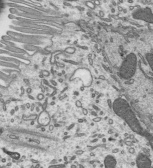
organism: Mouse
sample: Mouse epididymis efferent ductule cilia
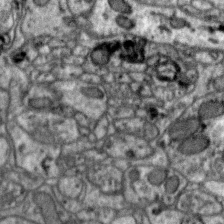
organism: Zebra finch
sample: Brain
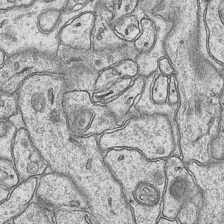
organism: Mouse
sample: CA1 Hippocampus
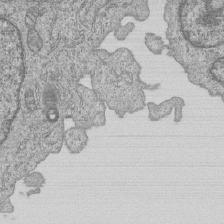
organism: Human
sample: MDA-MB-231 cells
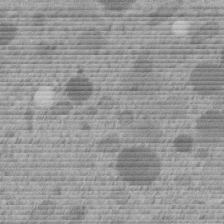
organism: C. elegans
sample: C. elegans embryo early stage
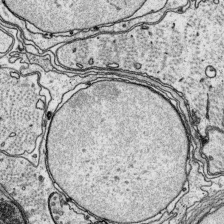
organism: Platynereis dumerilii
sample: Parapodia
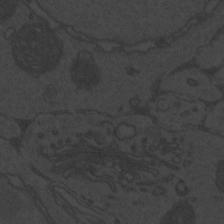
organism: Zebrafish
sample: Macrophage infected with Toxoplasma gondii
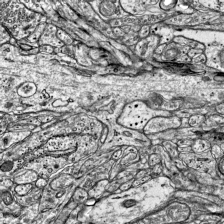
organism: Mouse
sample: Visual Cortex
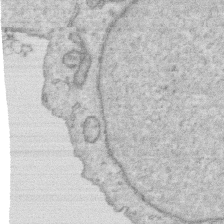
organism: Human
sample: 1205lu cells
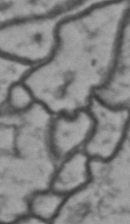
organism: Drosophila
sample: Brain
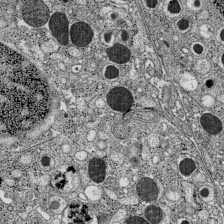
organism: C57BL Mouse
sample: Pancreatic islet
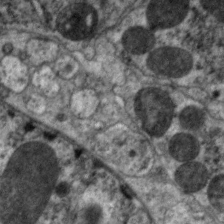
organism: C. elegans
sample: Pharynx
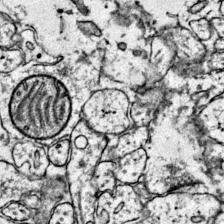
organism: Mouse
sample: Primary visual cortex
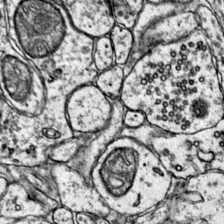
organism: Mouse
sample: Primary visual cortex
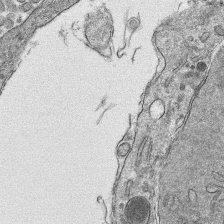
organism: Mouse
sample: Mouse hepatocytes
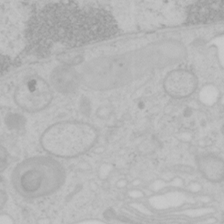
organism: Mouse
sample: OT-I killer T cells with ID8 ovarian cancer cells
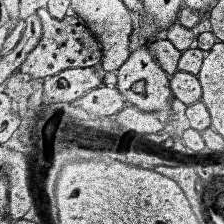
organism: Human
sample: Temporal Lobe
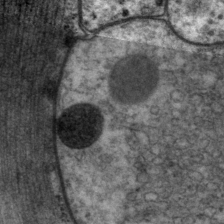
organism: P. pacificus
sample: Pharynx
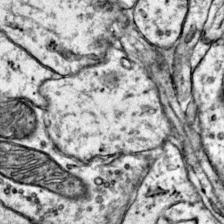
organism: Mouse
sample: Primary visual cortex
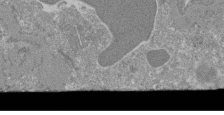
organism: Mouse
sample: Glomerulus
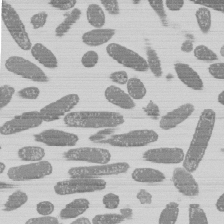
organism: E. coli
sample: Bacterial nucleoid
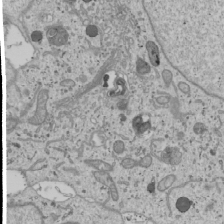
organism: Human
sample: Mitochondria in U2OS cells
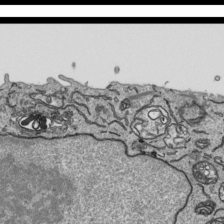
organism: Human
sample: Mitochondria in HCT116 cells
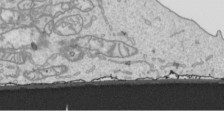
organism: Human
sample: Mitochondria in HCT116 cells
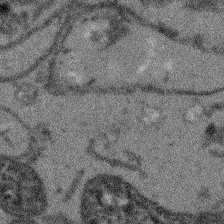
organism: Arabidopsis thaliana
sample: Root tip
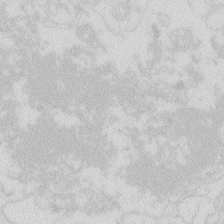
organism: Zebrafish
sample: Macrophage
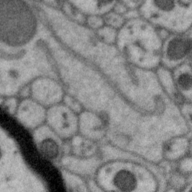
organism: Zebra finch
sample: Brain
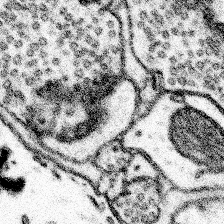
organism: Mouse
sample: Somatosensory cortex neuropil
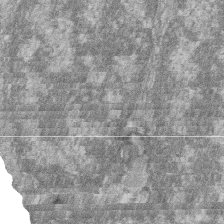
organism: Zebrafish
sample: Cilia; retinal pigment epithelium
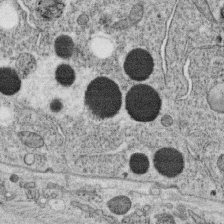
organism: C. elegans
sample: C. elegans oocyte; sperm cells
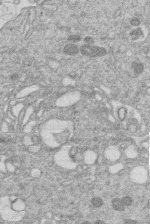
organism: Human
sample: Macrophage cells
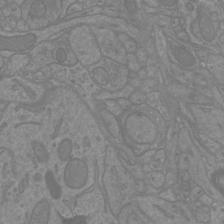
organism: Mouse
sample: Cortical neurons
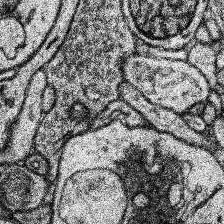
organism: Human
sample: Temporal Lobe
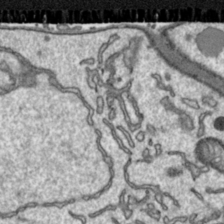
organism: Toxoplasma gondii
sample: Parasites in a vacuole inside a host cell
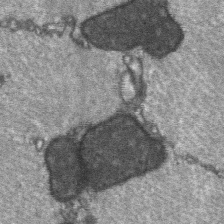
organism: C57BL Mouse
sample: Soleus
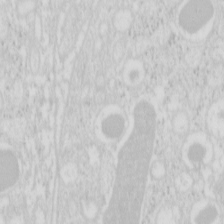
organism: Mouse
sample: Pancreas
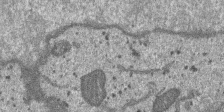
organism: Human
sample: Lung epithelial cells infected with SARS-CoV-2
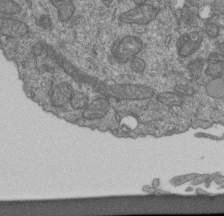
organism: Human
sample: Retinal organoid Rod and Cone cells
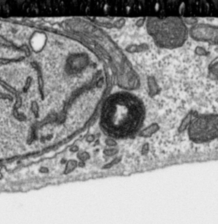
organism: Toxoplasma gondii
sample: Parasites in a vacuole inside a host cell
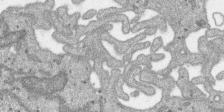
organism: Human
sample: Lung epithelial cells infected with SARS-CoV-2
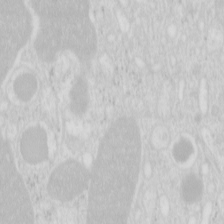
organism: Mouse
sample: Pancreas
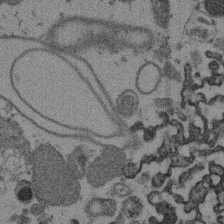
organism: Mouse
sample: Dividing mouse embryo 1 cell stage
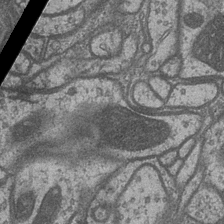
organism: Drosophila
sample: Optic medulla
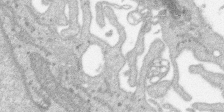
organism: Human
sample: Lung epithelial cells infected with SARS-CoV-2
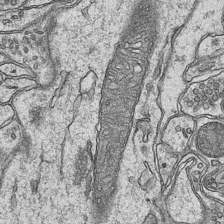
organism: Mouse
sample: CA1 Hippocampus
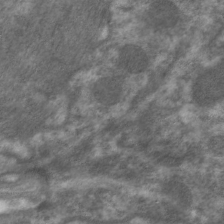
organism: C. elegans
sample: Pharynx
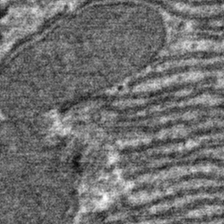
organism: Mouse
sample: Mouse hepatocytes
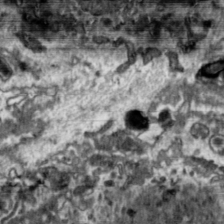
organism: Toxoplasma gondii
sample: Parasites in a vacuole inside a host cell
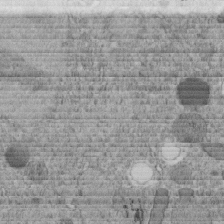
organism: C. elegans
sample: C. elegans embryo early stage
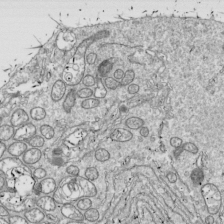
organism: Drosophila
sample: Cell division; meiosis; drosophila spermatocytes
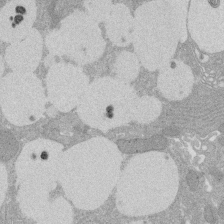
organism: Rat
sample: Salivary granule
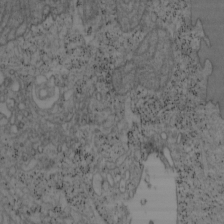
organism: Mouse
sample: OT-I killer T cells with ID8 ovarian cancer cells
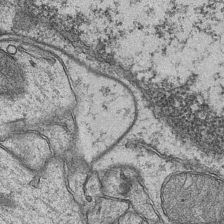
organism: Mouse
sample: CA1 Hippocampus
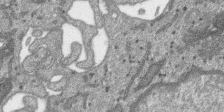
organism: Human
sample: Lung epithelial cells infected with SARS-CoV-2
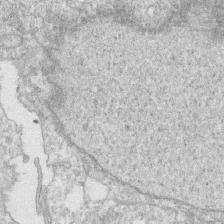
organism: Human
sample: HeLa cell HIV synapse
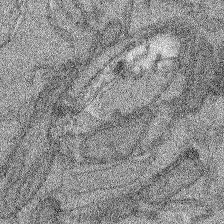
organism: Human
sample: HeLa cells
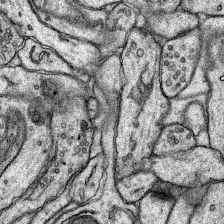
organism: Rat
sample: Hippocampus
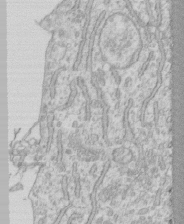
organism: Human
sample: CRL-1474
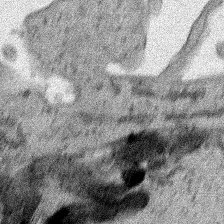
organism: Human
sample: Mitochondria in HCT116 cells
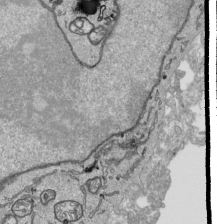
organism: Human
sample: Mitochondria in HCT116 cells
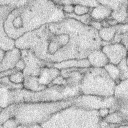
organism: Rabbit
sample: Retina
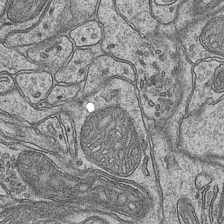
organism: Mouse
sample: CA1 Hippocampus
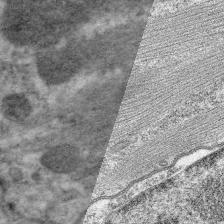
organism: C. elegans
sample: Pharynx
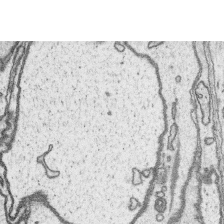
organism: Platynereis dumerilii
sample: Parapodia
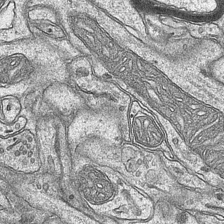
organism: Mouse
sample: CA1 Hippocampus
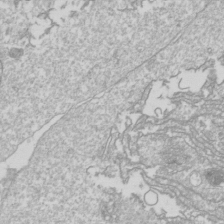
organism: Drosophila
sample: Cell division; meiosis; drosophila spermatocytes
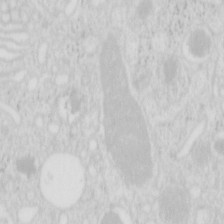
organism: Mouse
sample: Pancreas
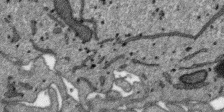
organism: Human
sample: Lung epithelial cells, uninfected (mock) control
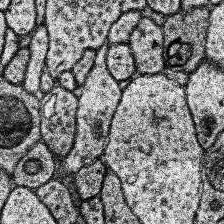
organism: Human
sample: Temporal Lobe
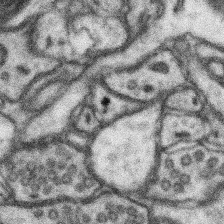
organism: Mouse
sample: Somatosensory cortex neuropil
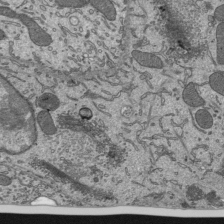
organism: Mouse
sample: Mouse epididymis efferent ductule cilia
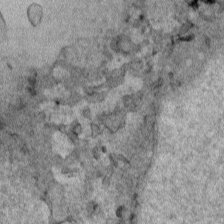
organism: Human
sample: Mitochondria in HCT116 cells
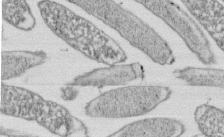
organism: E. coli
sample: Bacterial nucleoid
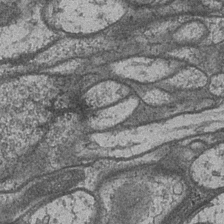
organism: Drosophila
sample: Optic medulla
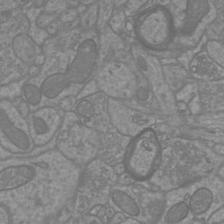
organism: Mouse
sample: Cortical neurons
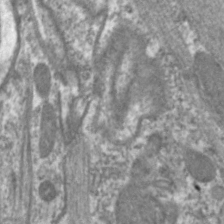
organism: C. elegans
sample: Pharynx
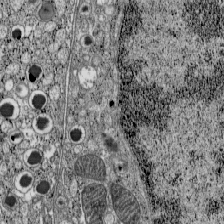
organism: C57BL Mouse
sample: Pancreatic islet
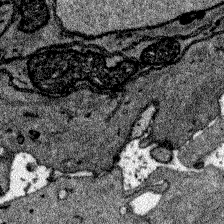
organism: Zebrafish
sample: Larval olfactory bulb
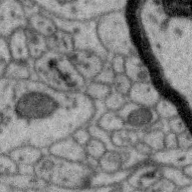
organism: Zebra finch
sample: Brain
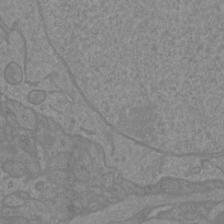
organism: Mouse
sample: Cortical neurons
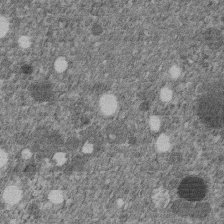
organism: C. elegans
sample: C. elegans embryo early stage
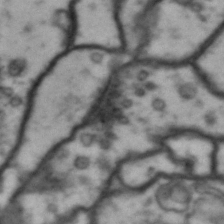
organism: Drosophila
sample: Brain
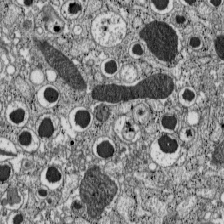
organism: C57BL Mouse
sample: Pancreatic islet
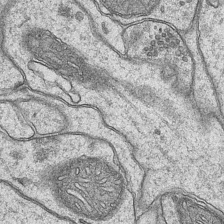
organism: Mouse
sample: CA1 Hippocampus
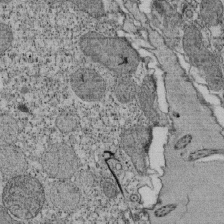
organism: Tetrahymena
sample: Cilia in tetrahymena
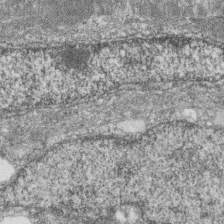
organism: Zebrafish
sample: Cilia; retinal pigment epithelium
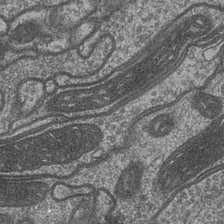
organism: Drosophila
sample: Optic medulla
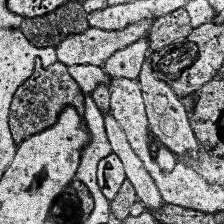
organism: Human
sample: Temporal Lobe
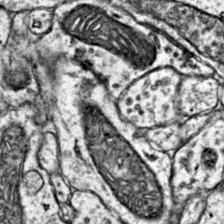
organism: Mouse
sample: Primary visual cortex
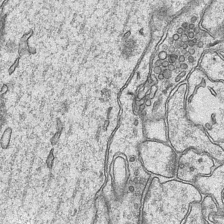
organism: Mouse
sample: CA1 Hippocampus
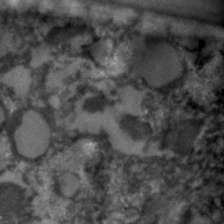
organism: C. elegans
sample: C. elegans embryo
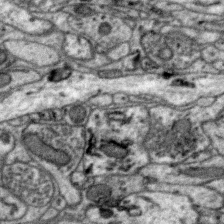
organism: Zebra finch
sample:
────
> _WHAT TO PRODUCE_
Each line from the first line of the listing above through the line containing "sample: 1205lu cells" is to be written out exactly, and the pictures are to be left out.

> _RESULT_
organism: Mouse
sample: Mouse epididymis efferent ductule cilia
organism: Zebra finch
sample: Brain
organism: Mouse
sample: CA1 Hippocampus
organism: Human
sample: MDA-MB-231 cells
organism: C. elegans
sample: C. elegans embryo early stage
organism: Platynereis dumerilii
sample: Parapodia
organism: Zebrafish
sample: Macrophage infected with Toxoplasma gondii
organism: Mouse
sample: Visual Cortex
organism: Human
sample: 1205lu cells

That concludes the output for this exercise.